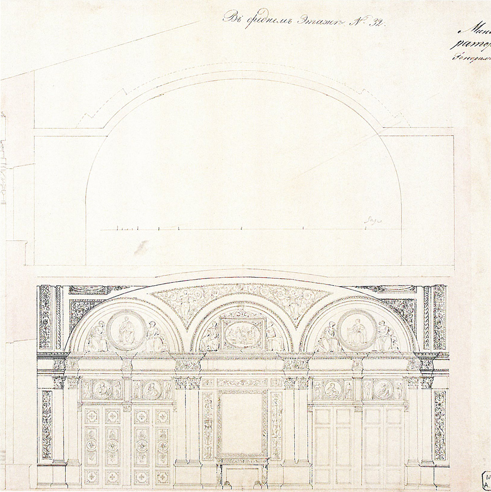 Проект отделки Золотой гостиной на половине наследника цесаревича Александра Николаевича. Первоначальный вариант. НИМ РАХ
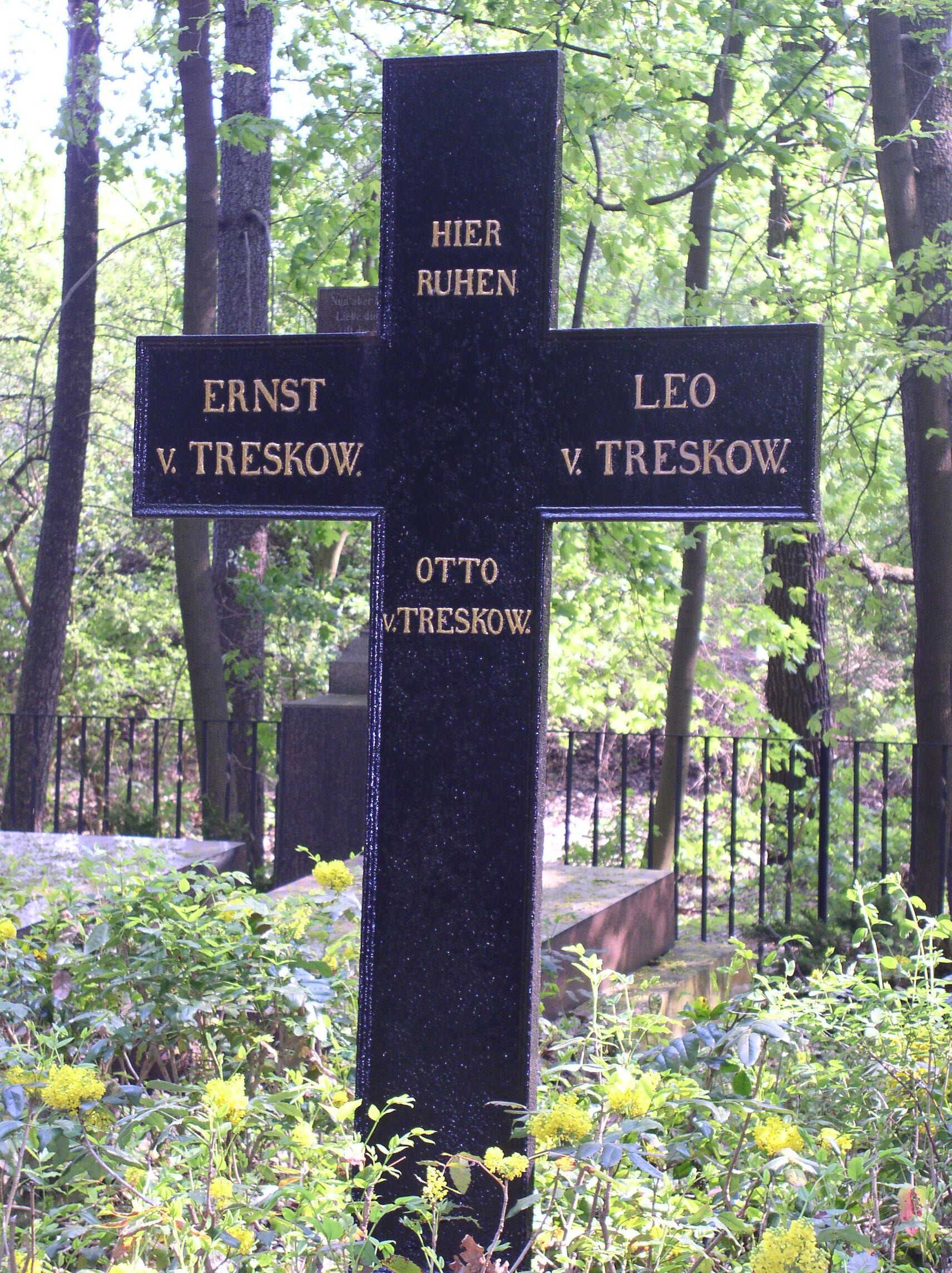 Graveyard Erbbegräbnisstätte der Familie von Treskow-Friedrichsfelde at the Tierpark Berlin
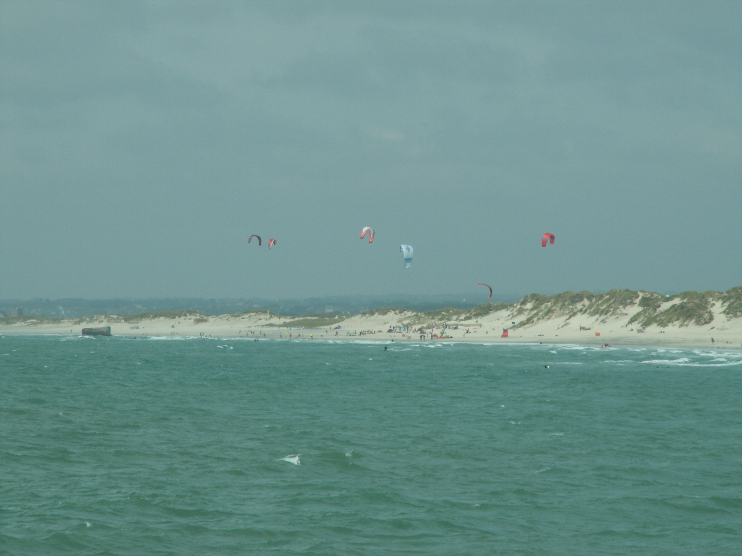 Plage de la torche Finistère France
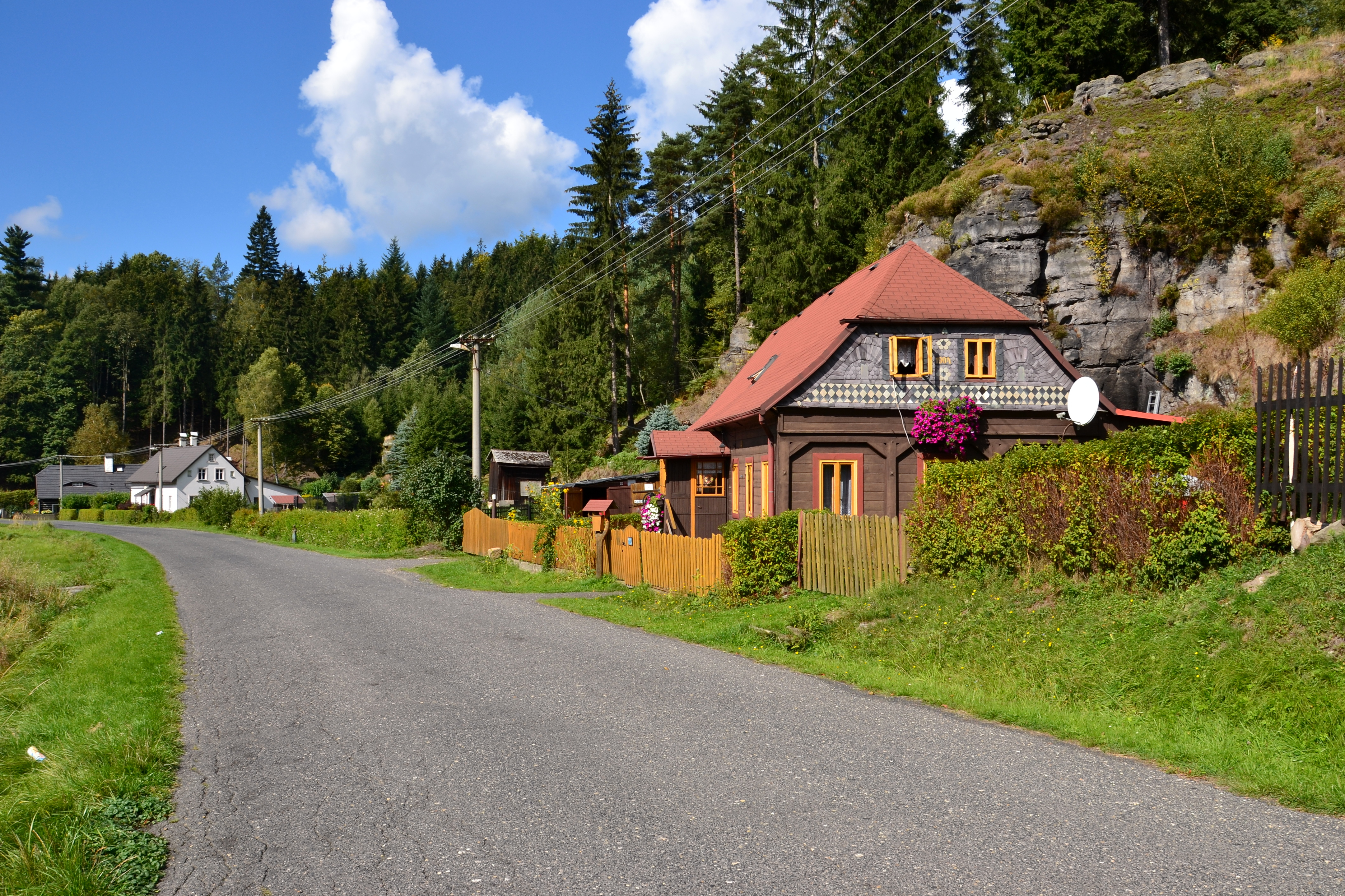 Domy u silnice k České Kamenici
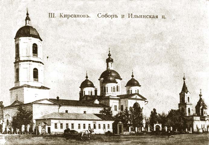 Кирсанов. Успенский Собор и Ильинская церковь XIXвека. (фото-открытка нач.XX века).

---

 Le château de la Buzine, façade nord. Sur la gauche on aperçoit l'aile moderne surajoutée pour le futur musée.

* * *

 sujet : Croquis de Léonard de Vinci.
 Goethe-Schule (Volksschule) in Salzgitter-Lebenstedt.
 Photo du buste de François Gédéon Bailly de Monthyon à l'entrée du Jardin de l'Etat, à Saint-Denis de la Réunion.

▶ WHAT IS BEING ASKED: Reproduce the listing above exactly from the line containing "Проект отделки Золотой" up to and including the line containing "Кирсанов. Успенский Собор", omitting any images and everything outside those lines.

▶ ANSWER TO THE PROBLEM:
 Проект отделки Золотой гостиной на половине наследника цесаревича Александра Николаевича. Первоначальный вариант. НИМ РАХ
 Graveyard Erbbegräbnisstätte der Familie von Treskow-Friedrichsfelde at the Tierpark Berlin
 Plage de la torche Finistère France
 Domy u silnice k České Kamenici
 Кирсанов. Успенский Собор и Ильинская церковь XIXвека. (фото-открытка нач.XX века).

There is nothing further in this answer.